(Data records)

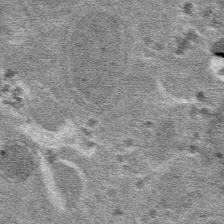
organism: Mouse
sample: Mouse hepatocytes
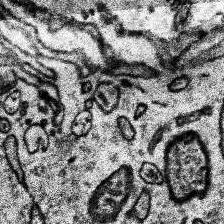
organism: Human
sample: Temporal Lobe
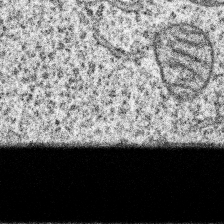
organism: Human
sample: HeLa cells
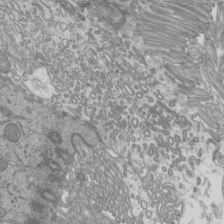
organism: Mouse
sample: Cilia; mouse epididymis
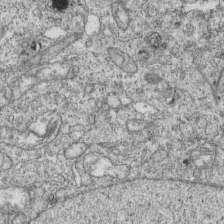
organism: Human
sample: HeLa cell HIV synapse
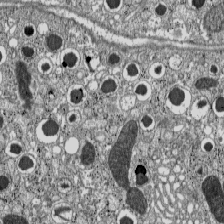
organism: C57BL Mouse
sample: Pancreatic islet
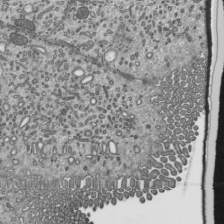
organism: Mouse
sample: Mouse epididymis efferent ductule cilia
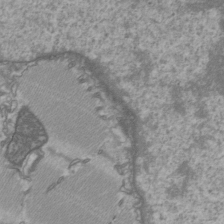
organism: C57BL Mouse
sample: Heart
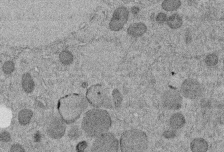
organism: C. elegans
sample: C. elegans embryo early stage
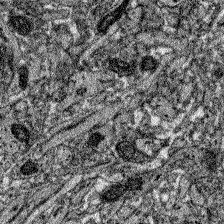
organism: Zebrafish
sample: Larval olfactory bulb
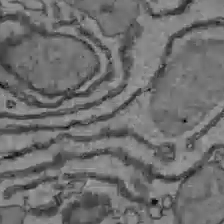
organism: C57BL Mouse
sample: Liver
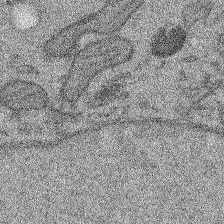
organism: Human
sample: HeLa cells
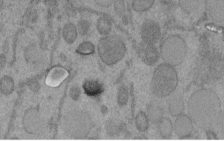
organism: C. elegans
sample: C. elegans embryo early stage
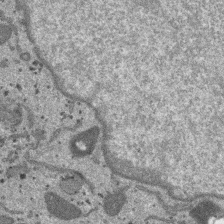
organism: Human
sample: Lung epithelial cells infected with SARS-CoV-2
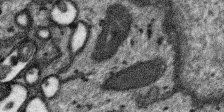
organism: Human
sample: Lung epithelial cells infected with SARS-CoV-2
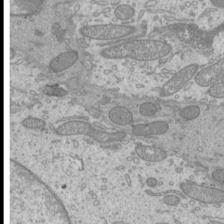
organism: Mouse
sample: Cilia; mouse epididymis
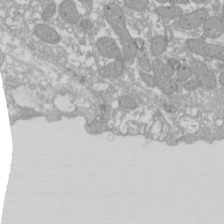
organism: Xenopus
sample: Cilia; centrioles in frog embryo cells
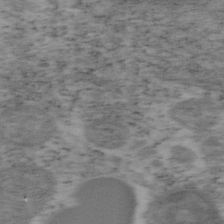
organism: Mouse
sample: OT-I killer T cells with ID8 ovarian cancer cells
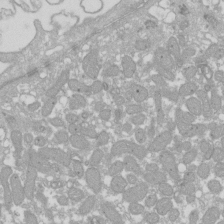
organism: Xenopus
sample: Cilia; centrioles in frog embryo cells
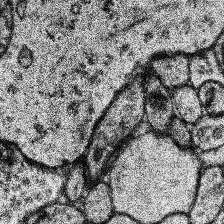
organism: Human
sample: Temporal Lobe
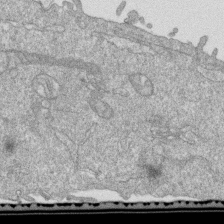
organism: Human
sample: HeLa cell HIV synapse
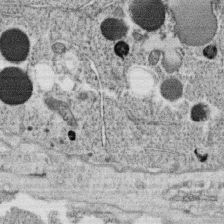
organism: C. elegans
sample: C. elegans oocyte; sperm cells
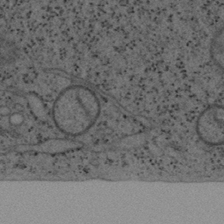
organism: Human
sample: HeLa cells
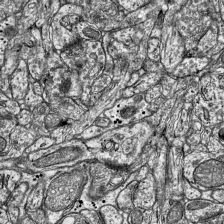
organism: Mouse
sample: Visual Cortex
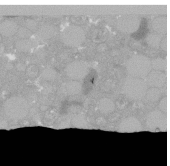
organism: C. elegans
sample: C. elegans oocyte; sperm cells
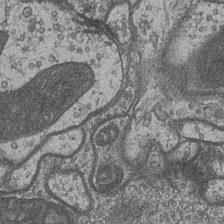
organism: Drosophila
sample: Optic medulla
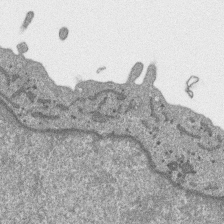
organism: Human
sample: Lung epithelial cells infected with SARS-CoV-2
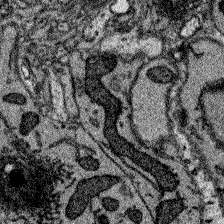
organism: Zebrafish
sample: Larval olfactory bulb
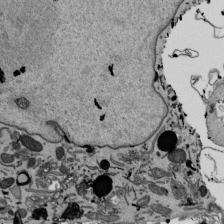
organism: Mouse
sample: ED-1 cell nuclei; centrioles
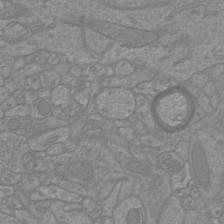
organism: Mouse
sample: Cortical neurons
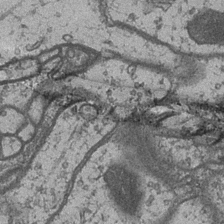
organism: Drosophila
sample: Optic medulla
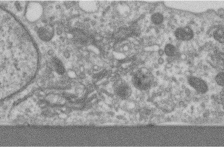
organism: Human
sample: Centriole in RPE cells
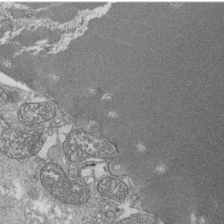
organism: Tetrahymena
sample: Cilia in tetrahymena
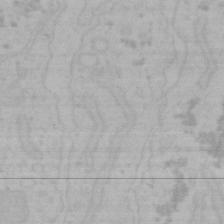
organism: Mouse
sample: Choroid plexus
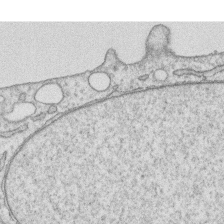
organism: Human
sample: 1205lu cells
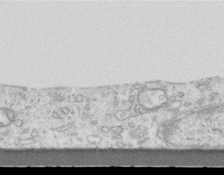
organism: Mouse
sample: Centriole in ependymal cells
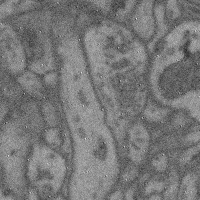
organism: Mouse
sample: Cerebral cortex
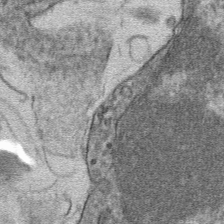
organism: Mouse
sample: Mouse hepatocytes
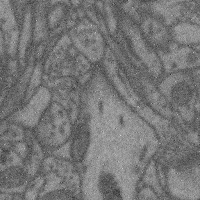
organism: Mouse
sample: Cerebral cortex
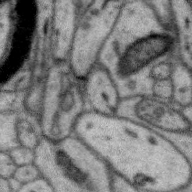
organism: Zebra finch
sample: Brain
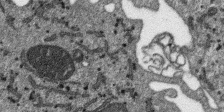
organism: Human
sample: Lung epithelial cells infected with SARS-CoV-2

EXERCISE REQUIREMENTS: Should there be pictures in the data, leave them out and return the rest exactly.

ANSWER AREA:
organism: Mouse
sample: Mouse hepatocytes
organism: Human
sample: Temporal Lobe
organism: Human
sample: HeLa cells
organism: Mouse
sample: Cilia; mouse epididymis
organism: Human
sample: HeLa cell HIV synapse
organism: C57BL Mouse
sample: Pancreatic islet
organism: Mouse
sample: Mouse epididymis efferent ductule cilia
organism: C57BL Mouse
sample: Heart
organism: C. elegans
sample: C. elegans embryo early stage
organism: Zebrafish
sample: Larval olfactory bulb
organism: C57BL Mouse
sample: Liver
organism: Human
sample: HeLa cells
organism: C. elegans
sample: C. elegans embryo early stage
organism: Human
sample: Lung epithelial cells infected with SARS-CoV-2
organism: Human
sample: Lung epithelial cells infected with SARS-CoV-2
organism: Mouse
sample: Cilia; mouse epididymis
organism: Xenopus
sample: Cilia; centrioles in frog embryo cells
organism: Mouse
sample: OT-I killer T cells with ID8 ovarian cancer cells
organism: Xenopus
sample: Cilia; centrioles in frog embryo cells
organism: Human
sample: Temporal Lobe
organism: Human
sample: HeLa cell HIV synapse
organism: C. elegans
sample: C. elegans oocyte; sperm cells
organism: Human
sample: HeLa cells
organism: Mouse
sample: Visual Cortex
organism: C. elegans
sample: C. elegans oocyte; sperm cells
organism: Drosophila
sample: Optic medulla
organism: Human
sample: Lung epithelial cells infected with SARS-CoV-2
organism: Zebrafish
sample: Larval olfactory bulb
organism: Mouse
sample: ED-1 cell nuclei; centrioles
organism: Mouse
sample: Cortical neurons
organism: Drosophila
sample: Optic medulla
organism: Human
sample: Centriole in RPE cells
organism: Tetrahymena
sample: Cilia in tetrahymena
organism: Mouse
sample: Choroid plexus
organism: Human
sample: 1205lu cells
organism: Mouse
sample: Centriole in ependymal cells
organism: Mouse
sample: Cerebral cortex
organism: Mouse
sample: Mouse hepatocytes
organism: Mouse
sample: Cerebral cortex
organism: Zebra finch
sample: Brain
organism: Human
sample: Lung epithelial cells infected with SARS-CoV-2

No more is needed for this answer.